Walked to my bus stop on a near solid surface of black ice. Thanks, Yaktrax. You still have to be cautious, but those rubber springy things really work! Crossed my usual black ice intersection with a lot more confidence.
Succumbed to the holidays: I gained 1.5 pounds for Christmas. I can lie to myself and I can lie to the trainer, but it appears that my body has the last laugh during the holidays. At least I enjoyed that little bit of chocolate.
Still was a crazy work day today but the work piles are backing down, so I'm catching up. The highlight of weirdness came this afternoon when one of our campaign managers told us that one of his companies had a penny drive.
Fine, we said.
Oh no, you don't understand, he said. You will be processing 5000$ ... in pennies!

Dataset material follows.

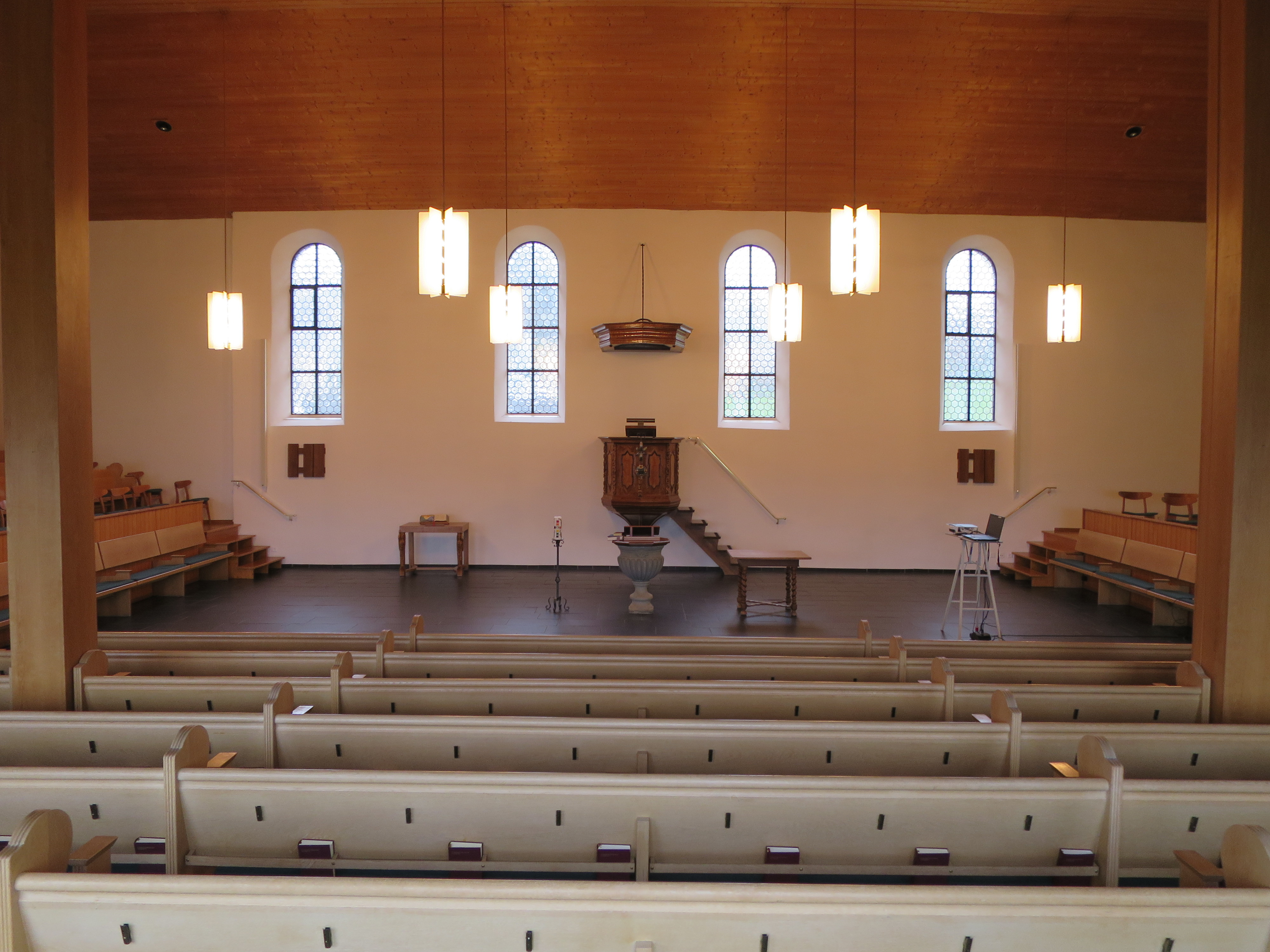 Ref. Kirche Rüschlikon - Blick nach Westen

They were rolled (pwhew, I guess) and were put in boxes and boxes, filling a dolly cart to a height of about two feet. About a third came in cardboard boxes the size and heaviness of a large brick - 25$. The other two thirds were loose rolls thrown in boxes, and even a large money bag. Yikes! I never thought I would see a half a million pennies in one place. Actually, the claimed count was 5003$, so 500,300 pennies. Maybe.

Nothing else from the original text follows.